2. The 3D printer fibrous material auto-pre-warming device of claim 1, wherein: the inner tube (6) is sleeved with a sealing cover (8), the sealing cover (8) is embedded into the upper end of the outer tube (4), and a threading hole (81) for wiring the heating wire (7) is formed in the side of the sealing cover (8).

3. The 3D printer fibrous material auto-pre-warming device of claim 2, wherein: the lower end of the sealing cover (8) is an inclined plane, and the inclined plane inclines to the axis of the sealing cover (8).
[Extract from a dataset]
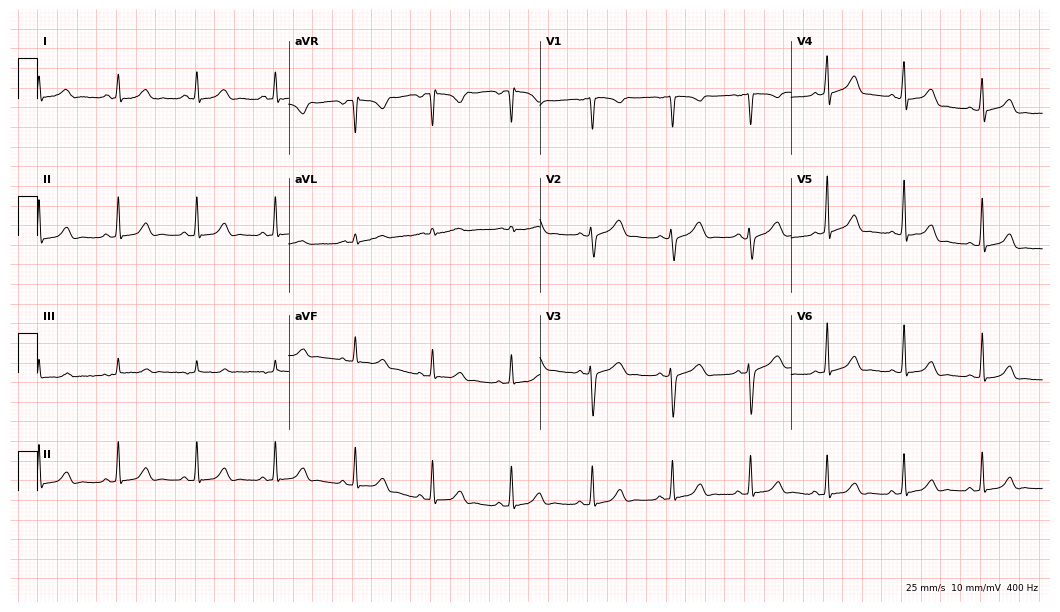
12-lead ECG from a 17-year-old female patient. Recorded interpretation: within normal limits.

4. The 3D printer fibrous material auto-pre-warming device of claim 1, wherein: an outer retainer ring (41) is arranged above the outer tube (4), the outer retainer ring (41) abuts against the lower outer wall of the control box (2), an inner retainer ring (61) is arranged below the inner tube (6), and the inner retainer ring (61) abuts against the inner wall of the threaded connection portion (42).

5. The 3D printer fibrous material auto-pre-warming device of claim 1, wherein: the control panel (21) comprises an LED digital display screen arranged on the front end face of the control box (2), and a button is arranged below the LED digital display screen.

6. The 3D printer fibrous material auto-pre-warming device of claim 1, wherein: the right end face of the control box (2) is provided with a supporting plate (1).